Background This study aimed to evaluate whether incidental CT findings of emphysema, airway thickening and bronchiectasis, as seen on CT scans performed for other non-pulmonary clinical indications, are associated with future acute exacerbations of COPD resulting in hospitalisation or death.
Methods This multicentre prospective case–cohort study comprised 6406 subjects who underwent routine diagnostic chest CT for non-pulmonary indications. Using a case–cohort approach, we visually graded CT scans from cases and a random sample of ∼10% of the baseline cohort (n=704) for emphysema severity (range 0–20), airway thickening (range 0–5) and bronchiectasis (range 0–5). We used weighted Cox proportional hazards analysis to assess the independent association between CT findings and hospitalisation or death due to COPD exacerbation.
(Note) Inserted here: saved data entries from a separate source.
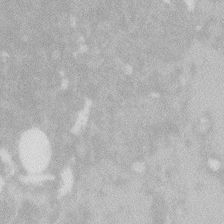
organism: Zebrafish
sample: Macrophage
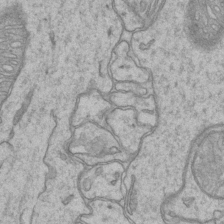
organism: Mouse
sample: CA1 Hippocampus
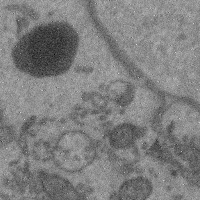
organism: Mouse
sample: Cerebral cortex
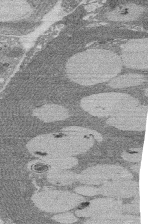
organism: Rat
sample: Salivary granule
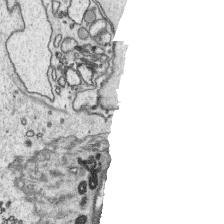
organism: Platynereis dumerilii
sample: Parapodia
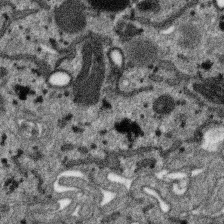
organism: Human
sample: Lung epithelial cells infected with SARS-CoV-2
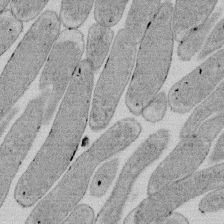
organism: E. coli
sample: Bacterial nucleoid
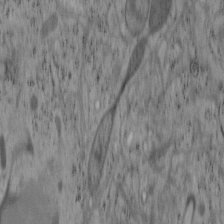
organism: Human
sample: HeLa cells
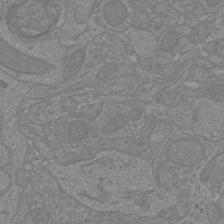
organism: Mouse
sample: Cortical neurons
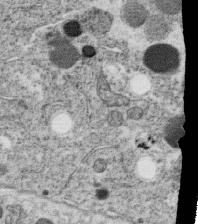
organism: C. elegans
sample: C. elegans oocyte; sperm cells
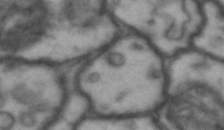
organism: Drosophila
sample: Brain
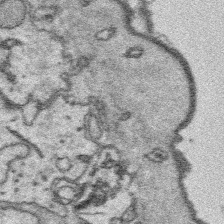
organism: Platynereis dumerilii
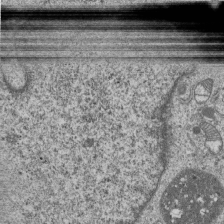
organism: Human
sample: MDA-MB-231 cells
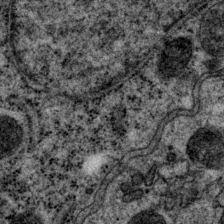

Results During a median follow-up of 4.4 years (maximum 5.2 years), 338 COPD events were identified. The risk of experiencing a future acute exacerbation of COPD resulting in hospitalisation or death was significantly increased in subjects with severe emphysema (score ≥7) and severe airway thickening (score ≥3). The respective HRs were 4.6 (95% CI 3.0 to 7.1) and 5.9 (95% CI 3.4 to 10.5). Severe bronchiectasis (score ≥3) was not significantly associated with increased risk of adverse events (HR 1.5; 95% CI 0.9 to 2.5).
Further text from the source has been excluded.